### Your objective:
When a line in the data below includes "Services", pick it out and copy it.

### Available data:
------------------------
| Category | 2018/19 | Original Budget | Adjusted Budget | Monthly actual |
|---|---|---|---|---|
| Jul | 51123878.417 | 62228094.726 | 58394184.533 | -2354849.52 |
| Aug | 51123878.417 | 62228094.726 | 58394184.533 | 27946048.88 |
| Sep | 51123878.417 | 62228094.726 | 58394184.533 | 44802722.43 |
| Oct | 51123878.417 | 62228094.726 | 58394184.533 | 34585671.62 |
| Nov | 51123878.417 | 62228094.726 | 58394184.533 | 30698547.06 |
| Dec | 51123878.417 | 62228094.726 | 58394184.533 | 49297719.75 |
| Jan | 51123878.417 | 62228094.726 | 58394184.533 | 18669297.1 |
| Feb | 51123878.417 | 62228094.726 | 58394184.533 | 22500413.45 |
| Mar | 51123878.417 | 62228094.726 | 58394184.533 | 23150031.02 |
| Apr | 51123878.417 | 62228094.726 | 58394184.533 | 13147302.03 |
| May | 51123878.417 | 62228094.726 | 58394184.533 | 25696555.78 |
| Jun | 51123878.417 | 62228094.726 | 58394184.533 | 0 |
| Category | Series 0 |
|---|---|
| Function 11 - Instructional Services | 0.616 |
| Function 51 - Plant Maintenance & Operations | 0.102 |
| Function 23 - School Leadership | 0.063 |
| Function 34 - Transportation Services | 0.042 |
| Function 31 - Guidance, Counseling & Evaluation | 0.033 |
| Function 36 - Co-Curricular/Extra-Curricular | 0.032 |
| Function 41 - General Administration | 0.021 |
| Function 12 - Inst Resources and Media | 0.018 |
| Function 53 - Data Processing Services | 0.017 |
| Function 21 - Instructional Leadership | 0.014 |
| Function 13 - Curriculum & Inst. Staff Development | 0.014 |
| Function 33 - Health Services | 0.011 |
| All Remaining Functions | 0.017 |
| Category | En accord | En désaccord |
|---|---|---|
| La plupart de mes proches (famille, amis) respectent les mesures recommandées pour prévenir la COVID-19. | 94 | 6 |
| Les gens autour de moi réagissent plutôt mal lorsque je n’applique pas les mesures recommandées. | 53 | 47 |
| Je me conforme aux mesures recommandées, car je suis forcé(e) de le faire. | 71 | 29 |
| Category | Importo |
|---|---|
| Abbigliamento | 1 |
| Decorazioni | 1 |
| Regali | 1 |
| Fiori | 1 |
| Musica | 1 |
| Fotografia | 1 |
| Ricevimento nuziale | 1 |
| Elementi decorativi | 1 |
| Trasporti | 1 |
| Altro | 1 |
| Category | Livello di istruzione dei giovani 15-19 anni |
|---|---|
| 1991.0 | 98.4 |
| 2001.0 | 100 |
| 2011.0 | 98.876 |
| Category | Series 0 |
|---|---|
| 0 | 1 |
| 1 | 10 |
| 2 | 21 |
------------------------
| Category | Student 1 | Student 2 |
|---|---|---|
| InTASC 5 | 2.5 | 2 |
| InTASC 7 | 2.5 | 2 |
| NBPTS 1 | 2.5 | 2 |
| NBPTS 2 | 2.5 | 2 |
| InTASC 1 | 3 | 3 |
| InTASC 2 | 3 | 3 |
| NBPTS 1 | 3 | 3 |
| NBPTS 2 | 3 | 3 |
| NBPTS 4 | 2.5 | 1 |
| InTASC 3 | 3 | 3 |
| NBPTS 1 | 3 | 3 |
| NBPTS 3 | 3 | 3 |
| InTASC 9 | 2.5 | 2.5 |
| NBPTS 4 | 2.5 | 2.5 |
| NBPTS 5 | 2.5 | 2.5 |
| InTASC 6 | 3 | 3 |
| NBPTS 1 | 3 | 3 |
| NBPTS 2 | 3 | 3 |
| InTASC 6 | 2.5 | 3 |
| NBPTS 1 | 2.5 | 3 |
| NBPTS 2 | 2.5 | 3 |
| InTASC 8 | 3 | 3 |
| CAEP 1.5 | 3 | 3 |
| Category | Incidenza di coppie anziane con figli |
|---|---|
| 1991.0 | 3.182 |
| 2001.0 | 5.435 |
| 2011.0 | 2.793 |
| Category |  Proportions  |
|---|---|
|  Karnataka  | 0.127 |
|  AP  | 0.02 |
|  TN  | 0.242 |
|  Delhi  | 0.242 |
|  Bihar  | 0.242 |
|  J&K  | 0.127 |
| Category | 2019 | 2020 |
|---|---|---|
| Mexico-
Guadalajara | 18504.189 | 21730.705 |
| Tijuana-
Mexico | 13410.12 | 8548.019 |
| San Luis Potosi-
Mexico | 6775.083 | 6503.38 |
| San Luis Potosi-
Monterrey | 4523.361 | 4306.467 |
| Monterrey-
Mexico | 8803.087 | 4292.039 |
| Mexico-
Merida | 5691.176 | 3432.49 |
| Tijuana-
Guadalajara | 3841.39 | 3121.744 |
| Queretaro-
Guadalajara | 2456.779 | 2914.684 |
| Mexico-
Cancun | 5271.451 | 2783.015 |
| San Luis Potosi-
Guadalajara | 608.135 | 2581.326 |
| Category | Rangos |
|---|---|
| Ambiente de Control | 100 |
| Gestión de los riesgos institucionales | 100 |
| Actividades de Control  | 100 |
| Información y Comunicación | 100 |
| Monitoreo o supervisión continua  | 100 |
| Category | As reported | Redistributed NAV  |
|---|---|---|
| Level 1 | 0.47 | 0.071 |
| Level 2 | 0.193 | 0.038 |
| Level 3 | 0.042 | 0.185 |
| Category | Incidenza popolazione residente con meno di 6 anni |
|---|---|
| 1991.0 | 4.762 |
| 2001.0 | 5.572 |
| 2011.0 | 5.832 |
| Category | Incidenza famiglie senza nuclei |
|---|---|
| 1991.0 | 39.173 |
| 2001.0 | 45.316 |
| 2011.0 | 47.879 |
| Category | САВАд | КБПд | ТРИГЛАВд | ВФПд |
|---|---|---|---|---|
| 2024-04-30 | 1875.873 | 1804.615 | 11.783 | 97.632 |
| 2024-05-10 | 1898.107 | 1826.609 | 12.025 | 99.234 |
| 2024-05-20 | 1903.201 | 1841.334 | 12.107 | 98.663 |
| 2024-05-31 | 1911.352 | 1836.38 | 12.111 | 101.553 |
------------------------
### Answer to this problem:
| Function 11 - Instructional Services | 0.616 |
| Function 34 - Transportation Services | 0.042 |
| Function 53 - Data Processing Services | 0.017 |
| Function 33 - Health Services | 0.011 |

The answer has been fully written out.